How can I run the MADDPG example from AgileRL?

Summary

This postmortem analyzes why running the MADDPG example from AgileRL fails on Fedora 43 and inside a Podman/Ubuntu container, focusing on the underlying C++ toolchain mismatch that prevents multi_agent_ale from compiling. The failure is not caused by AgileRL itself but by ABI, compiler, and Python/C++ extension incompatibilities.

Root Cause

The core issue is a C++ standard mismatch between the system compiler and the expectations of the multi_agent_ale dependency.

Key points:

  • Fedora 43 defaults to GCC 14 / C++20, while multi_agent_ale was written for C++17.
  • The extension uses deprecated or removed typedefs (e.g., std::int_8), which are no longer valid in newer libstdc++ versions.
  • Python wheels for multi_agent_ale do not exist for newer Python versions (3.11+), forcing a local build.
  • Local builds fail because:
    • The package’s setup.py does not pin the C++ standard.
    • GCC 13/14 rejects outdated constructs.
    • ALE (Arcade Learning Environment) has tight coupling to specific compiler versions.

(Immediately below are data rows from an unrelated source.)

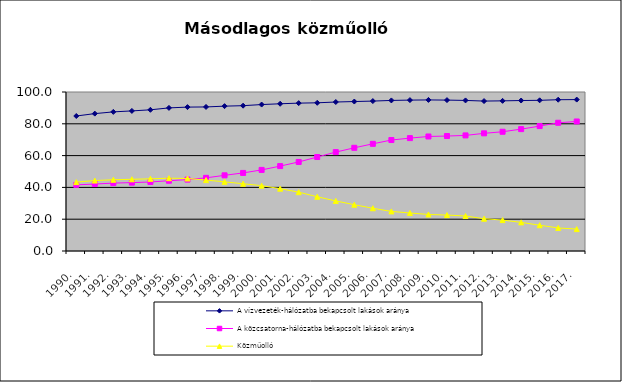
| Category | A vízvezeték-hálózatba bekapcsolt lakások aránya | A közcsatorna-hálózatba bekapcsolt lakások aránya | Közműolló |
|---|---|---|---|
| 1990. | 84.9 | 41.6 | 43.3 |
| 1991. | 86.4 | 42.1 | 44.3 |
| 1992. | 87.5 | 42.7 | 44.8 |
| 1993. | 88.1 | 43 | 45.1 |
| 1994. | 88.8 | 43.4 | 45.4 |
| 1995. | 90 | 44.2 | 45.8 |
| 1996. | 90.5 | 44.9 | 45.6 |
| 1997. | 90.6 | 46 | 44.6 |
| 1998. | 91.1 | 47.6 | 43.5 |
| 1999. | 91.4 | 49.1 | 42.3 |
| 2000. | 92.1 | 51 | 41.1 |
| 2001. | 92.6 | 53.4 | 39.2 |
| 2002. | 93 | 56 | 37 |
| 2003. | 93.2 | 59.1 | 34.1 |
| 2004. | 93.7 | 62.2 | 31.5 |
| 2005. | 94 | 64.9 | 29.1 |
| 2006. | 94.285 | 67.4 | 26.885 |
| 2007. | 94.7 | 69.8 | 24.9 |
| 2008. | 94.906 | 70.999 | 23.907 |
| 2009. | 95.012 | 72.031 | 22.981 |
| 2010. | 94.9 | 72.298 | 22.601 |
| 2011. | 94.7 | 72.7 | 22 |
| 2012. | 94.3 | 74 | 20.3 |
| 2013. | 94.432 | 74.994 | 19.438 |
| 2014. | 94.639 | 76.643 | 17.995 |
| 2015. | 94.772 | 78.558 | 16.213 |
| 2016. | 95.15 | 80.651 | 14.499 |
| 2017. | 95.234 | 81.458 | 13.776 |
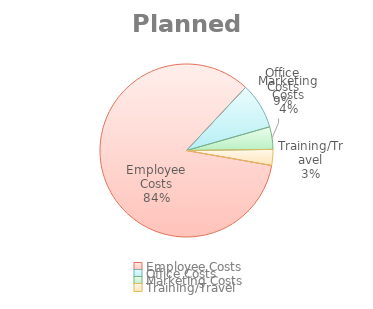
| Category | Series 0 |
|---|---|
| Employee Costs | 1355090 |
| Office Costs | 138740 |
| Marketing Costs | 67800 |
| Training/Travel | 48000 |
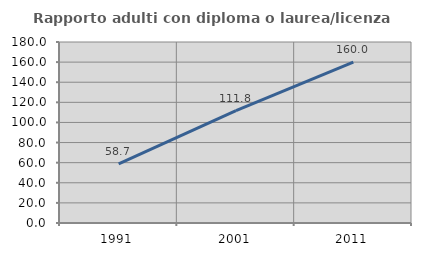
| Category | Rapporto adulti con diploma o laurea/licenza media  |
|---|---|
| 1991.0 | 58.69 |
| 2001.0 | 111.776 |
| 2011.0 | 159.964 |
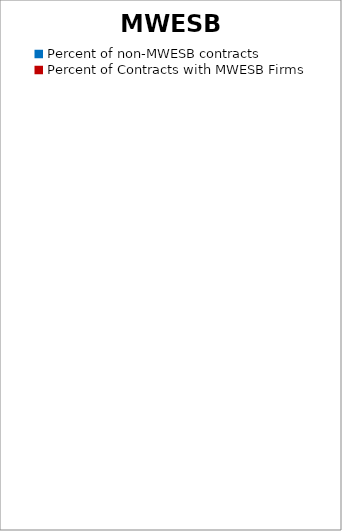
| Category | Series 0 |
|---|---|
| Percent of non-MWESB contracts | 0 |
| Percent of Contracts with MWESB Firms | 0 |
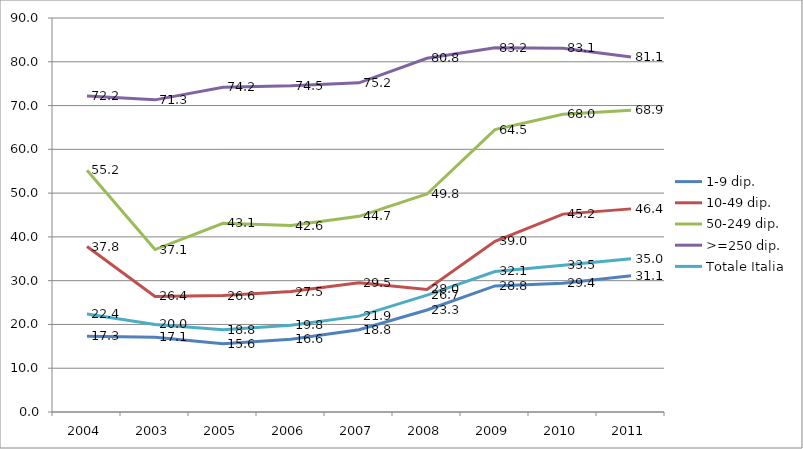
| Category | 1-9 dip. | 10-49 dip. | 50-249 dip. | >=250 dip. | Totale Italia |
|---|---|---|---|---|---|
| 2004.0 | 17.3 | 37.8 | 55.2 | 72.2 | 22.4 |
| 2003.0 | 17.1 | 26.4 | 37.1 | 71.3 | 20 |
| 2005.0 | 15.6 | 26.6 | 43.1 | 74.2 | 18.8 |
| 2006.0 | 16.6 | 27.5 | 42.6 | 74.5 | 19.8 |
| 2007.0 | 18.8 | 29.5 | 44.7 | 75.2 | 21.9 |
| 2008.0 | 23.3 | 28 | 49.8 | 80.8 | 26.7 |
| 2009.0 | 28.8 | 39 | 64.5 | 83.2 | 32.1 |
| 2010.0 | 29.4 | 45.2 | 68 | 83.1 | 33.5 |
| 2011.0 | 31.1 | 46.4 | 68.9 | 81.1 | 35 |
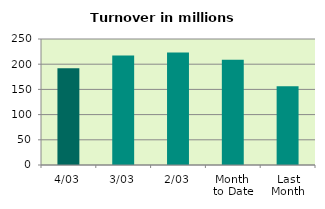
| Category | Series 0 |
|---|---|
| 4/03 | 191.922 |
| 3/03 | 217.176 |
| 2/03 | 223.15 |
| Month 
to Date | 209.007 |
| Last
Month | 156.222 |
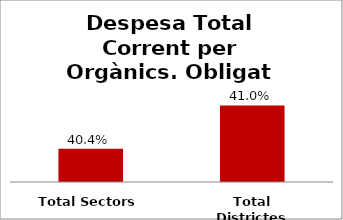
| Category | Series 0 |
|---|---|
| Total Sectors | 0.404 |
| Total Districtes | 0.41 |
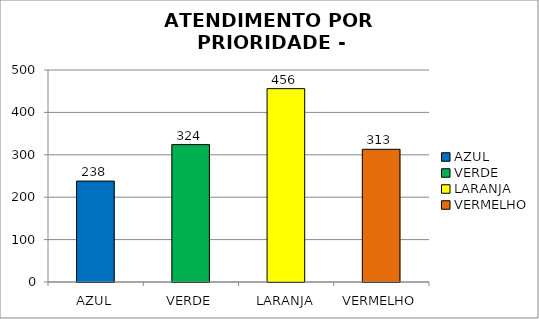
| Category | Total Regional: |
|---|---|
| AZUL | 238 |
| VERDE | 324 |
| LARANJA | 456 |
| VERMELHO | 313 |
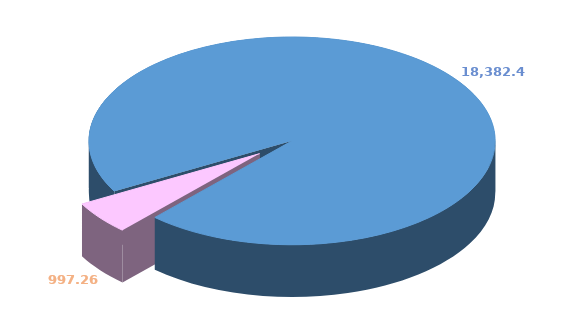
| Category | Series 0 |
|---|---|
| 0 | 18382.42 |
| 1 | 997.263 |
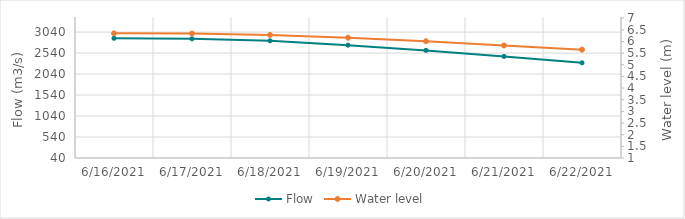
| Category | Flow |
|---|---|
| 6/6/21 | 3111.95 |
| 6/5/21 | 3178.63 |
| 6/4/21 | 3232.52 |
| 6/3/21 | 3221.12 |
| 6/2/21 | 3142.4 |
| 6/1/21 | 2993.93 |
| 5/31/21 | 2860.66 |
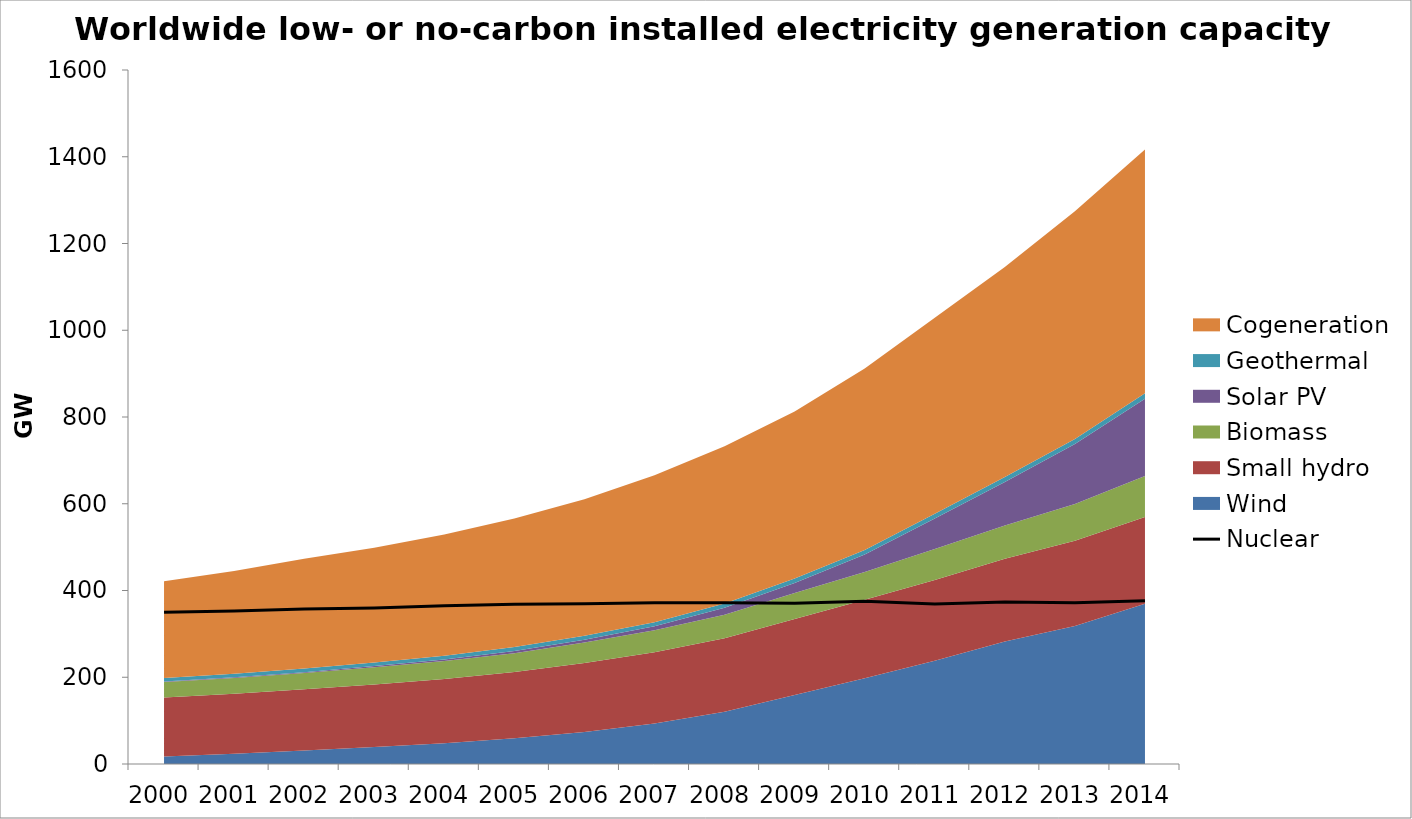
| Category | Nuclear |
|---|---|
| 0 | 349.98 |
| 1 | 352.72 |
| 2 | 357.48 |
| 3 | 359.83 |
| 4 | 364.67 |
| 5 | 368.12 |
| 6 | 369.58 |
| 7 | 371.71 |
| 8 | 371.56 |
| 9 | 370.7 |
| 10 | 375.28 |
| 11 | 368.92 |
| 12 | 373.26 |
| 13 | 371.74 |
| 14 | 376.22 |

Root cause: the dependency cannot be built with modern compilers and modern Python versions.

Why This Happens in Real Systems

This class of failure is extremely common in ML/RL ecosystems:

  • Native extensions lag behind Python releases
  • C++ ABI breaks when distributions aggressively upgrade compilers
  • Research libraries assume Ubuntu LTS, not rolling distros like Fedora
  • Docker images inherit host toolchain quirks unless pinned explicitly
  • RL frameworks depend on niche libraries (ALE, MuJoCo, PettingZoo wrappers) that are not maintained at the same pace

Real-World Impact

These failures cause:

  • Inability to reproduce research results
  • Broken CI pipelines when base images update compilers
  • Silent ABI mismatches leading to segmentation faults
  • Hours wasted debugging build systems instead of RL algorithms
  • Containers that still fail because the dependency itself is outdated

Example or Code (if necessary and relevant)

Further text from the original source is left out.